Sabina
Sabina is a machine learning library.
This gem provides tools for Multi-Layer Perceptrons and Auto-Encoders.
Installation
Add this line to your application's Gemfile:
gem 'sabina'
And then execute:
$ bundle
Or install it yourself as:
$ gem install sabina
Usage
MultilayerPerceptron
Example of normal usage is shown below.
require 'sabina'
DIM = 2
K = 3
EPOCH = 100
training_data = Sabina::MultilayerPerceptron.load_csv('training_data.csv')
options = {
:layers => [
Sabina::Layer::MPInputLayer.new(DIM),
Sabina::Layer::MPHiddenLayer.new(8),
Sabina::Layer::MPOutputLayer.new(K)
],
:mini_batch_size => 10,
:learning_rate => 0.01,
:training_data => training_data,
}
mp = Sabina::MultilayerPerceptron.new(options)
EPOCH.times do |t|
mp.learn
error = mp.error(training_data)
puts " error : #{error}"
end
AutoEncoder
Example of normal usage is shown below. Use SparseAutoEncoder
class when the number of input units is less than that of hidden units.
require 'sabina'
DIM = 2
EPOCH = 100
original_data = Sabina::AutoEncoder.load_csv('training_data.csv')
options = {
:layers => [
Sabina::Layer::AEInputLayer.new(DIM),
Sabina::Layer::AEHiddenLayer.new(8),
Sabina::Layer::AEOutputLayer.new(DIM)
],
:mini_batch_size => 10,
:learning_rate => 0.01,
:training_data => original_data,
}
sae = Sabina::SparseAutoEncoder.new(options)
EPOCH.times do |t|
sae.learn
error = sae.error(original_data)
puts " error : #{error}"
end
About a training data CSV file format
Examples of a CSV file are shown below.
x0,x1,label
0.8616722150185228,0.7958526101017311,0
0.548524744634457,0.8355704092991548,1
0.2430915120750876,0.6252296416575435,1
0.968877668321639,0.7502385938940324,0
...
This is a example for two-dimensional vector data. For example, if you want to input D-dimensional vector data, write x0,x1,...,x(D-1),label
at the first line.
The column of label
is used for a cluster id. For example, if there are three clusters in training data, a number at the label
column will be 0, 1 or 2.
When you prepare a CSV file, load the file as shown below.

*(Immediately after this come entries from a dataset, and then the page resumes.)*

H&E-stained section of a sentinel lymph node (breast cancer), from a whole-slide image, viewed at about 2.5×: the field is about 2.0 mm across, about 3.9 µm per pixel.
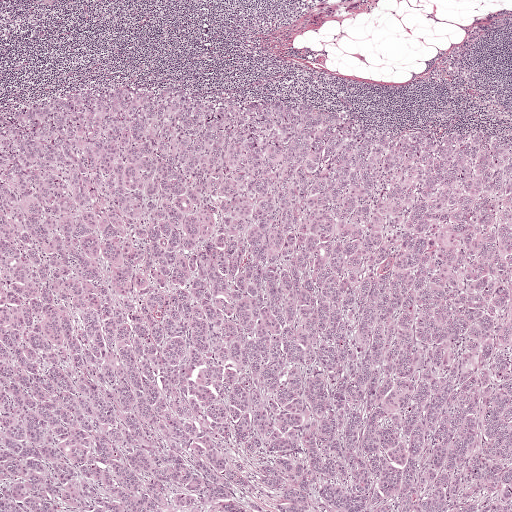
One metastatic tumour region; its boundary, reduced to 7 corners and listed clockwise: (122, 85), (313, 106), (372, 128), (511, 135), (511, 511), (0, 511), (3, 115).
About 80% of the image area is annotated as tumour.
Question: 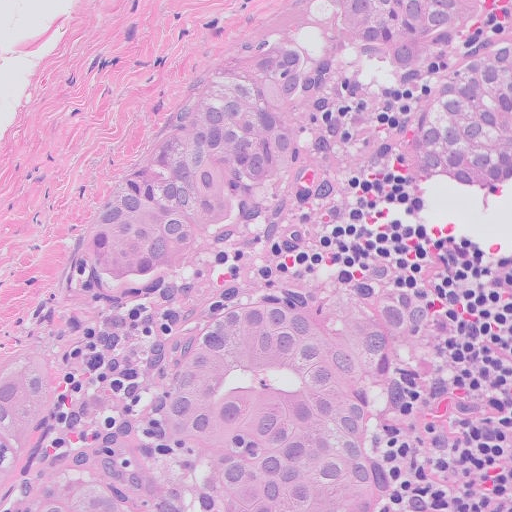
Lymph node section stained with H&E, from a whole-slide image of a breast-cancer sentinel node. Magnification about 20×, about 0.26 mm across the frame, about 0.5 µm per pixel.
About how much of this crop is taken up by metastatic carcinoma?

Choices:
 (A) about 25% to 45%
 (B) about 5% or less
 (C) about 10% to 20%
 (D) none: no tumour is outlined
 (E) about 50% or more

Answer: (E) about 50% or more
About 55% of the field is tumour.
Outlines of two tumour regions, largest first (closed clockwise paths, crop pixels): region 1: (331, 266), (395, 282), (420, 301), (443, 360), (403, 443), (412, 470), (400, 511), (0, 511), (0, 369), (50, 356), (72, 377), (60, 440), (89, 432), (186, 323), (244, 292); region 2: (295, 0), (486, 0), (502, 31), (511, 30), (511, 175), (478, 190), (416, 186), (396, 164), (392, 134), (414, 76), (330, 164), (176, 271), (147, 280), (90, 272), (88, 214), (180, 94).

training_data = Sabina::MultilayerPerceptron.load_csv('training_data.csv')
When you use a auto-encoder, load a CSV file as shown below.
original_data = Sabina::AutoEncoder.load_csv('training_data.csv')
Configuration
You can set default values by using Sabina.configure
method. These values could be overwritten by providing an argument.

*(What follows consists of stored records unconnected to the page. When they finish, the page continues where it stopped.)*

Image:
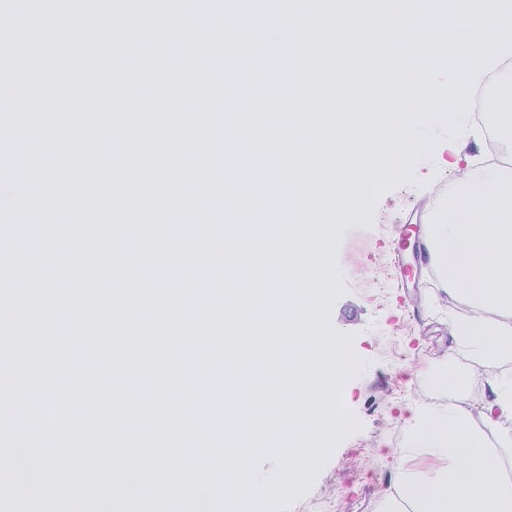
This is a crop of a whole-slide image: an H&E-stained breast-cancer sentinel lymph node section at roughly 20× magnification (about 0.5 µm per pixel; the crop spans about 0.26 mm).
Question:
Outline the metastatic carcinoma in this image, as closed paths of (x, y) pixel coordinates.
Answer:
One metastatic tumour region; its boundary, reduced to 4 corners and listed clockwise: (384, 296), (382, 339), (325, 335), (329, 297).
Under 5% of this field is tumour.
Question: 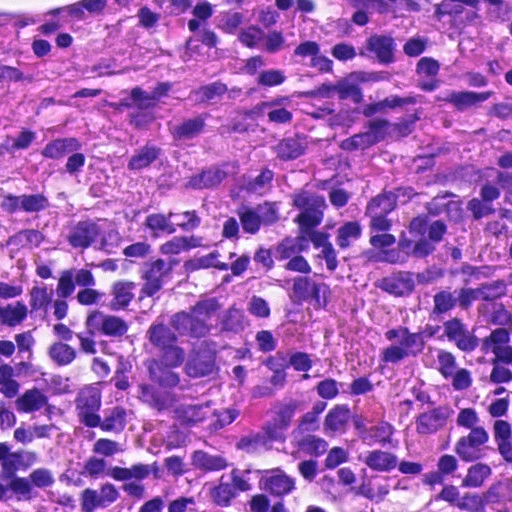
Which magnification is this H&E lymph node field most likely shown at?

Choices:
 (A) about 20×
 (B) about 10×
 (C) about 2.5×
 (D) about 5×
 (E) about 40×

Answer: (E) about 40×
H&E-stained section of a sentinel lymph node (breast cancer), from a whole-slide image, viewed at about 40×: the field is about 0.12 mm across, about 0.23 µm per pixel.
Tumour region outline (a closed clockwise path, crop pixels): (238, 288), (263, 317), (236, 384), (170, 407), (123, 356), (165, 298).
About 5% of this field is tumour.

Sabina.configure do |config|
config.layers = [
Sabina::Layer::MPInputLayer.new(2),
Sabina::Layer::MPHiddenLayer.new(8),
Sabina::Layer::MPOutputLayer.new(3)
]
config.mini_batch_size = 10
config.learning_rate = 0.01
config.training_data = Sabina::MultilayerPerceptron.load_csv('training_data.csv')
end
options = {
:mini_batch_size => 20
}
mp_01 = Sabina::MultilayerPerceptron.new
mp_02 = Sabina::MultilayerPerceptron.new(options)

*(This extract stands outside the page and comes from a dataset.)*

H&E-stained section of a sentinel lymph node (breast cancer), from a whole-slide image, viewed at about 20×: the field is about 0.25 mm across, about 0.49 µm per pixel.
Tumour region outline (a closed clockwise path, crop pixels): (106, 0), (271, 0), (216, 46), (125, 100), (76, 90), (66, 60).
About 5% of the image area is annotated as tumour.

mp_01.mini_batch_size # => 10
mp_02.mini_batch_size # => 20
Your own layer class
You can create your own layer class. In the following example below, a rectified linear function is set as an activation function. @f_
is differentiation of @f
.
class MyHiddenLayer < Sabina::Layer::BaseLayer
def initialize(size)
super
# f(x) = max(0, x)
@f = ->(x){ x > 0.0 ? x : 0.0 }
@f_ = ->(x){ x > 0.0 ? 1.0 : 0.0 }
end
end
options = {
:layers => [
Sabina::Layer::MPInputLayer.new(DIM),
MyHiddenLayer.new(16),
MyHiddenLayer.new(8),
Sabina::Layer::MPOutputLayer.new(K)
],
:mini_batch_size => 10,
:learning_rate => 0.01,
:training_data => training_data,
}
Examples
These examples require gnuplot version 5.0 or later.
examples/example_mp_01/
Run examples/example_mp_01/main.rb.
examples/example_mp_02/
Run examples/example_mp_02/main.rb.
examples/example_ae_01/
Run examples/example_ae_01/main.rb.
MNIST Example
https://github.com/seinosuke/sabina_mnist_example
Contributing
Bug reports and pull requests are welcome on GitHub at https://github.com/seinosuke/sabina. This project is intended to be a safe, welcoming space for collaboration, and contributors are expected to adhere to the Contributor Covenant code of conduct.
License
The gem is available as open source under the terms of the MIT License.